The problem - In the listing below, start your output at the line with "-1420.384 | -1420.384 |" and end it after the line with "15120.05 | 7502.748 |", copying every line exactly.

Material supplied -
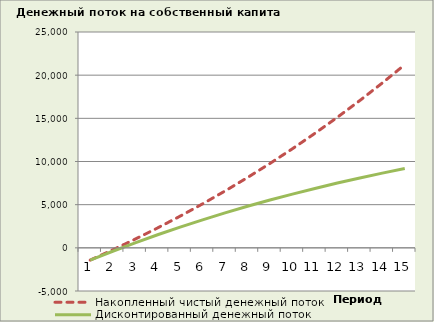
| Category | Накопленный чистый денежный поток | Дисконтированный денежный поток |
|---|---|---|
| 0 | -1420.384 | -1420.384 |
| 1 | -235.97 | -393.753 |
| 2 | 1005.24 | 584.303 |
| 3 | 2305.414 | 1515.683 |
| 4 | 3666.808 | 2402.261 |
| 5 | 5091.768 | 3245.873 |
| 6 | 6582.733 | 4048.317 |
| 7 | 8142.238 | 4811.348 |
| 8 | 9772.924 | 5536.672 |
| 9 | 11477.533 | 6225.95 |
| 10 | 13258.919 | 6880.79 |
| 11 | 15120.05 | 7502.748 |
| 12 | 17064.012 | 8093.329 |
| 13 | 19094.016 | 8653.983 |
| 14 | 21213.399 | 9186.111 |

Output for this exercise -
| 0 | -1420.384 | -1420.384 |
| 1 | -235.97 | -393.753 |
| 2 | 1005.24 | 584.303 |
| 3 | 2305.414 | 1515.683 |
| 4 | 3666.808 | 2402.261 |
| 5 | 5091.768 | 3245.873 |
| 6 | 6582.733 | 4048.317 |
| 7 | 8142.238 | 4811.348 |
| 8 | 9772.924 | 5536.672 |
| 9 | 11477.533 | 6225.95 |
| 10 | 13258.919 | 6880.79 |
| 11 | 15120.05 | 7502.748 |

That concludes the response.